Many textual purists are balking at NewSouth’s decision to publish Alan Gribben’s edition of Mark Twain’s “companion boy books,” The Adventures of Tom Sawyer and Huckleberry Finn. In his edition, Gribben, a Twain scholar and professor at Auburn, has replaced the offensive terms, both “nigger” (so prevalent in Huck Finn) and “injun” (Tom Sawyer), with the word “slave.”

Gribben told Publisher’s Weekly that his reason for “emending” the novels, especially Huck Finn, was simply to get the books back in schools; he’d encountered too many teachers who wished to teach Huck but didn’t feel they could. “For a single word to form a barrier, it seems such an unnecessary state of affairs,” he told the magazine. [read the article]

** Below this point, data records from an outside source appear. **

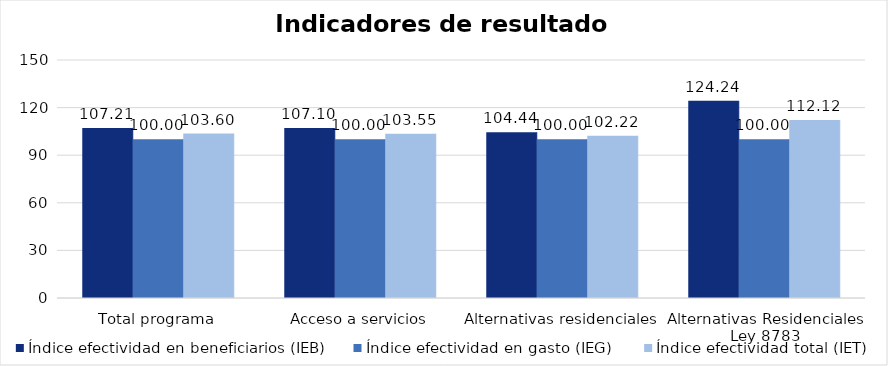
| Category | Índice efectividad en beneficiarios (IEB) | Índice efectividad en gasto (IEG)  | Índice efectividad total (IET) |
|---|---|---|---|
| Total programa | 107.208 | 100 | 103.604 |
| Acceso a servicios | 107.098 | 100.003 | 103.551 |
| Alternativas residenciales | 104.435 | 100 | 102.218 |
| Alternativas Residenciales Ley 8783 | 124.242 | 100 | 112.121 |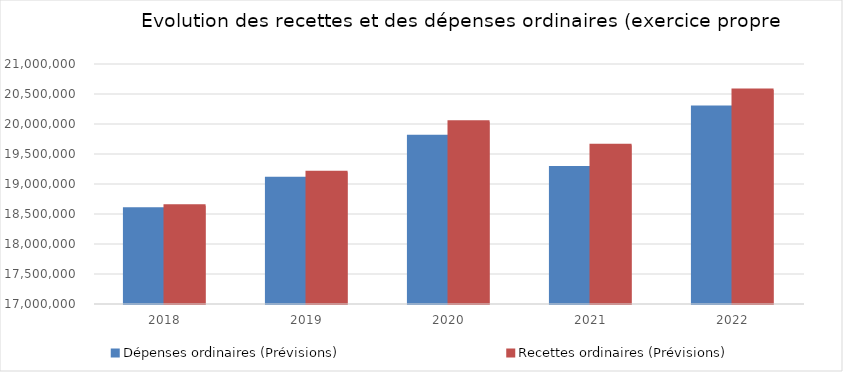
| Category | Dépenses ordinaires (Prévisions) | Recettes ordinaires (Prévisions) |
|---|---|---|
| 2018.0 | 18585915 | 18639197.87 |
| 2019.0 | 19094852.01 | 19194899.76 |
| 2020.0 | 19793787.59 | 20037851.11 |
| 2021.0 | 19276173.74 | 19647166.06 |
| 2022.0 | 20282483.44 | 20566740.87 |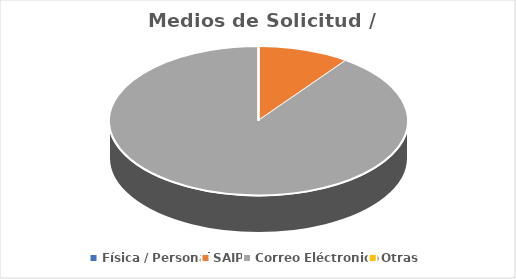
| Category | Series 0 |
|---|---|
| Física / Personal | 0 |
| SAIP | 1 |
| Correo Eléctronico | 9 |
| Otras | 0 |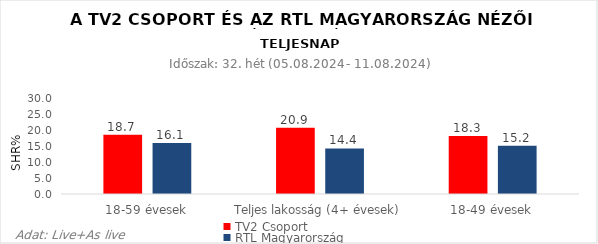
| Category | TV2 Csoport | RTL Magyarország |
|---|---|---|
| 18-59 évesek | 18.7 | 16.1 |
| Teljes lakosság (4+ évesek) | 20.9 | 14.4 |
| 18-49 évesek | 18.3 | 15.2 |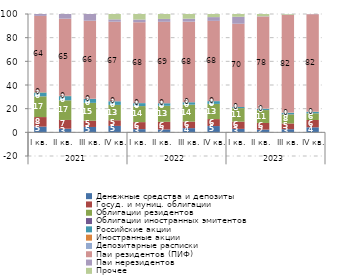
| Category | Денежные средства и депозиты | Госуд. и муниц. облигации | Облигации резидентов | Облигации иностранных эмитентов | Российские акции | Иностранные акции | Депозитарные расписки | Паи резидентов (ПИФ) | Паи нерезидентов | Прочее |
|---|---|---|---|---|---|---|---|---|---|---|
| 0 | 4.843 | 8.058 | 17.483 | 0.088 | 3.2 | 0.31 | 0.032 | 64.384 | 1.592 | 0.009 |
| 1 | 3.061 | 7.393 | 16.591 | 0.094 | 3.461 | 0.336 | 0.031 | 65.074 | 3.949 | 0.01 |
| 2 | 4.539 | 5.279 | 15.019 | 0.082 | 3.412 | 0.02 | 0.003 | 65.964 | 5.666 | 0.016 |
| 3 | 5.422 | 4.797 | 12.887 | 0.073 | 3.061 | 0.016 | 0.003 | 67.214 | 2.025 | 4.502 |
| 4 | 2.72 | 5.911 | 13.531 | 0.069 | 2.428 | 0.039 | 0.025 | 68.365 | 2.267 | 4.647 |
| 5 | 2.43 | 6.45 | 13.483 | 0.072 | 2.165 | 0.025 | 0.017 | 68.767 | 2.433 | 4.157 |
| 6 | 3.542 | 5.518 | 14.273 | 0.074 | 2.011 | 0.027 | 0.023 | 68.046 | 2.521 | 3.966 |
| 7 | 5.31 | 5.868 | 12.785 | 0.065 | 2.316 | 0.029 | 0.022 | 67.817 | 3.174 | 2.615 |
| 8 | 2.919 | 6.127 | 11.412 | 0.056 | 0.907 | 0.023 | 0.008 | 70.316 | 5.912 | 2.321 |
| 9 | 2.301 | 5.614 | 10.885 | 0.089 | 1.025 | 0.168 | 0.043 | 77.754 | 0.235 | 1.885 |
| 10 | 2.638 | 4.861 | 7.646 | 0.203 | 1.128 | 0.206 | 0.041 | 82.461 | 0.279 | 0.536 |
| 11 | 4.249 | 6.196 | 5.587 | 0.095 | 1.2 | 0.272 | 0.061 | 82.171 | 0.311 | -0.143 |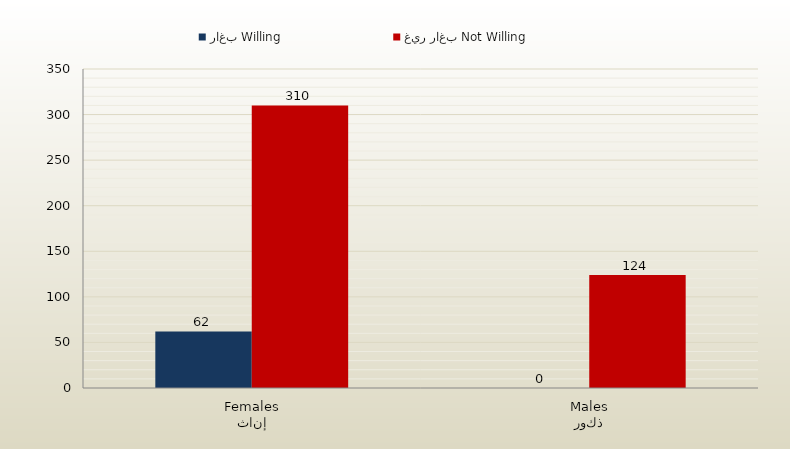
| Category | راغب Willing | غير راغب Not Willing |
|---|---|---|
| إناث
Females | 62 | 310 |
| ذكور
Males | 0 | 124 |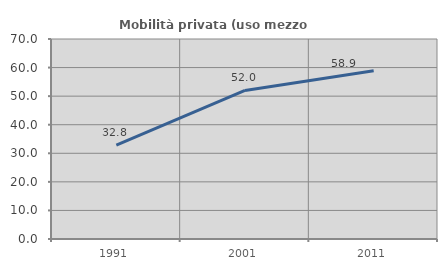
| Category | Mobilità privata (uso mezzo privato) |
|---|---|
| 1991.0 | 32.818 |
| 2001.0 | 52.003 |
| 2011.0 | 58.916 |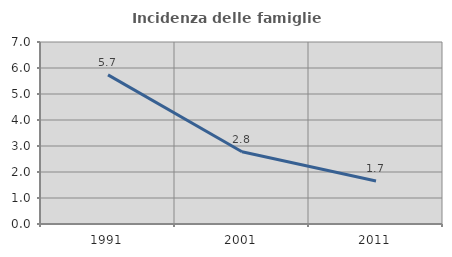
| Category | Incidenza delle famiglie numerose |
|---|---|
| 1991.0 | 5.736 |
| 2001.0 | 2.776 |
| 2011.0 | 1.654 |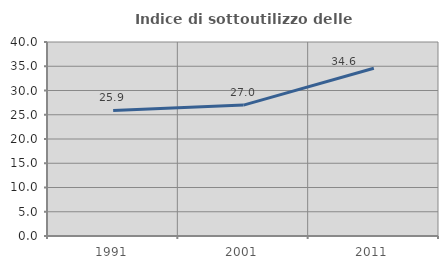
| Category | Indice di sottoutilizzo delle abitazioni  |
|---|---|
| 1991.0 | 25.889 |
| 2001.0 | 26.989 |
| 2011.0 | 34.584 |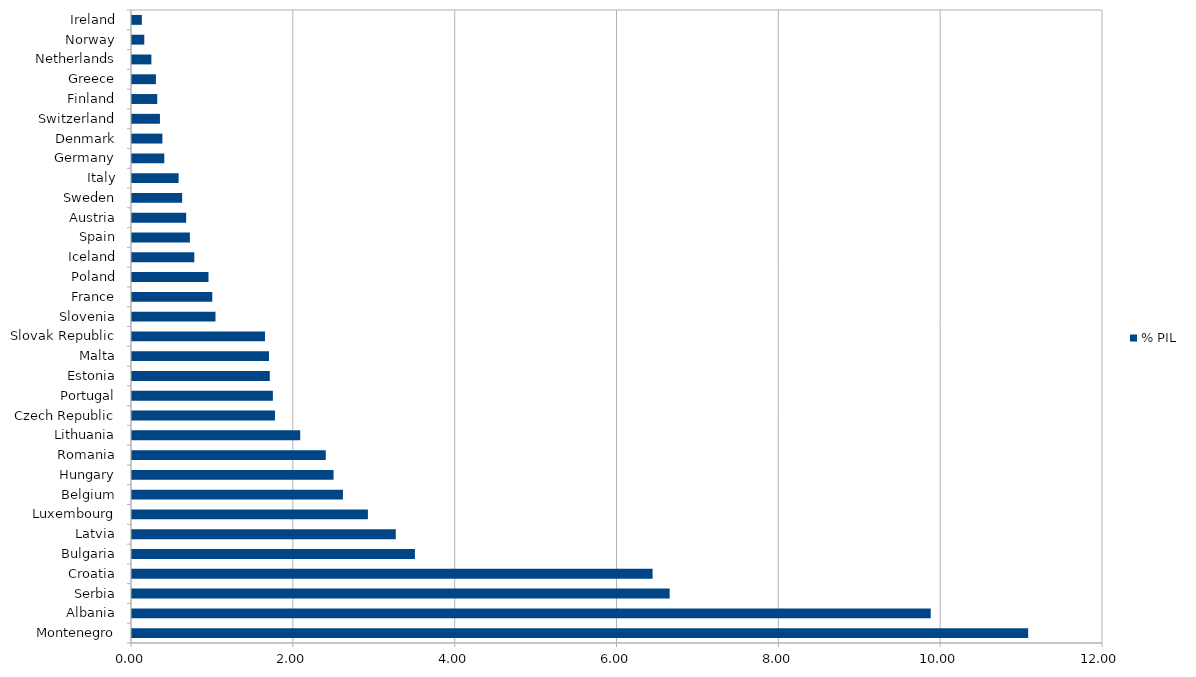
| Category | % PIL |
|---|---|
| Montenegro | 11.075 |
| Albania | 9.871 |
| Serbia | 6.645 |
| Croatia | 6.434 |
| Bulgaria | 3.496 |
| Latvia | 3.26 |
| Luxembourg | 2.916 |
| Belgium | 2.607 |
| Hungary | 2.491 |
| Romania | 2.395 |
| Lithuania | 2.079 |
| Czech Republic | 1.767 |
| Portugal | 1.741 |
| Estonia | 1.703 |
| Malta | 1.693 |
| Slovak Republic | 1.643 |
| Slovenia | 1.032 |
| France | 0.992 |
| Poland | 0.945 |
| Iceland | 0.77 |
| Spain | 0.716 |
| Austria | 0.669 |
| Sweden | 0.62 |
| Italy | 0.576 |
| Germany | 0.399 |
| Denmark | 0.376 |
| Switzerland | 0.345 |
| Finland | 0.312 |
| Greece | 0.296 |
| Netherlands | 0.24 |
| Norway | 0.152 |
| Ireland | 0.122 |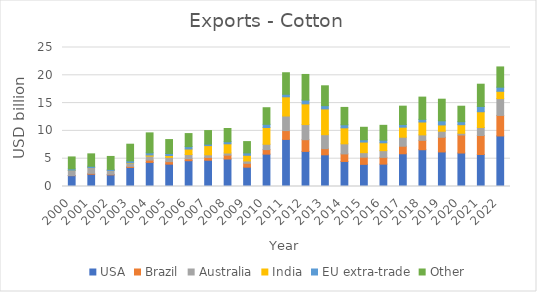
| Category | USA | Brazil | Australia | India | EU extra-trade | Other  |
|---|---|---|---|---|---|---|
| 2000.0 | 1948.509 | 32.522 | 887.522 | 44.582 | 255.059 | 2149.386 |
| 2001.0 | 2206.736 | 155.102 | 1031.153 | 11.88 | 228.209 | 2237.372 |
| 2002.0 | 2093.33 | 94.249 | 680.918 | 9.332 | 194.862 | 2333.477 |
| 2003.0 | 3427.616 | 189.545 | 595.334 | 59.405 | 332.671 | 3003.027 |
| 2004.0 | 4334.141 | 407.005 | 713.238 | 209.566 | 389.732 | 3590.613 |
| 2005.0 | 4019.453 | 453.225 | 770 | 334.799 | 354.751 | 2509.983 |
| 2006.0 | 4641.122 | 342.393 | 764.545 | 992.939 | 430.619 | 2347.152 |
| 2007.0 | 4722.893 | 509.935 | 467.54 | 1657.012 | 261.584 | 2441.722 |
| 2008.0 | 4943.906 | 700.529 | 377.956 | 1656.624 | 371.909 | 2382.902 |
| 2009.0 | 3478.781 | 690.252 | 422.071 | 1023.261 | 430.456 | 2033.033 |
| 2010.0 | 5816.629 | 821.968 | 958.395 | 3019.354 | 567.303 | 2984.252 |
| 2011.0 | 8466.009 | 1588.466 | 2621.106 | 3456.253 | 459.219 | 3868.286 |
| 2012.0 | 6312.487 | 2104.894 | 2718.637 | 3730.925 | 670.093 | 4615.504 |
| 2013.0 | 5699.687 | 1106.803 | 2512.321 | 4635.143 | 589.73 | 3568.29 |
| 2014.0 | 4501.584 | 1359.827 | 1812.264 | 2880.677 | 547.242 | 3121.947 |
| 2015.0 | 3983.258 | 1290.161 | 813.865 | 1905.741 | 411.383 | 2247.627 |
| 2016.0 | 4023.51 | 1216.039 | 1207.619 | 1413.574 | 476.596 | 2664.432 |
| 2017.0 | 5885.904 | 1358.868 | 1619.479 | 1803.933 | 479.483 | 3302.654 |
| 2018.0 | 6614.267 | 1689.254 | 978.882 | 2319.294 | 471.769 | 4004.176 |
| 2019.0 | 6214.214 | 2641.54 | 1087.593 | 1130.735 | 739.507 | 3888.242 |
| 2020.0 | 6020.997 | 3237.331 | 308.68 | 1549.58 | 539.477 | 2784.094 |
| 2021.0 | 5757.726 | 3413.807 | 1439.713 | 2833.954 | 952.651 | 4001.341 |
| 2022.0 | 9091.645 | 3689.817 | 3023.167 | 1319.561 | 742.128 | 3638.574 |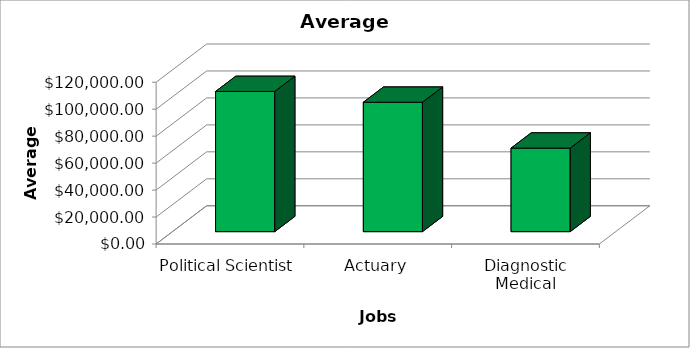
| Category | Series 0 |
|---|---|
| Political Scientist | 104000 |
| Actuary | 96000 |
| Diagnostic Medical Sonographer | 61980 |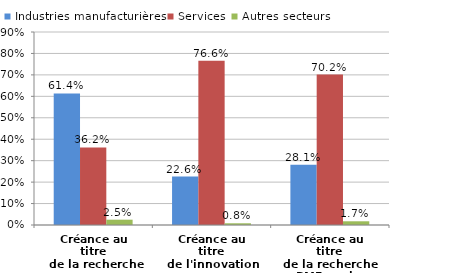
| Category | Industries manufacturières | Services | Autres secteurs |
|---|---|---|---|
| Créance au titre
 de la recherche | 0.614 | 0.362 | 0.025 |
| Créance au titre
de l'innovation | 0.226 | 0.766 | 0.008 |
| Créance au titre
de la recherche
PME seules | 0.281 | 0.702 | 0.017 |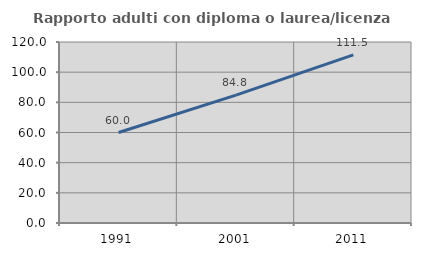
| Category | Rapporto adulti con diploma o laurea/licenza media  |
|---|---|
| 1991.0 | 60 |
| 2001.0 | 84.766 |
| 2011.0 | 111.45 |

According to the American Library Association, The Adventures of Huckleberry Finn was the fourteenth most frequently challenged book from 2000-2009. But of course it’s not a new thing to hear about Huck causing a ruckus; from the time of its publication the book has been under scrutiny. This is one of the earliest reactions:

“The Concord (Mass.) Public Library committee has decided to exclude Mark Twain’s latest book from the library. One member of the committee says that, while he does not wish to call it immoral, he thinks it contains but little humor, and that of a very coarse type.”
Article in the Boston Transcript, March 1885

While my first reaction to the new edition was, I admit, horror … well, I still am, really, horrified, if for no other reason than simply because the book that T. S. Eliot called a masterpiece, the book that all modern literature springs from, is going to be altered. I can’t get past the altering, though I do understand Gribben’s (and many other academician’s) frustration that a single word would keep readers from a book.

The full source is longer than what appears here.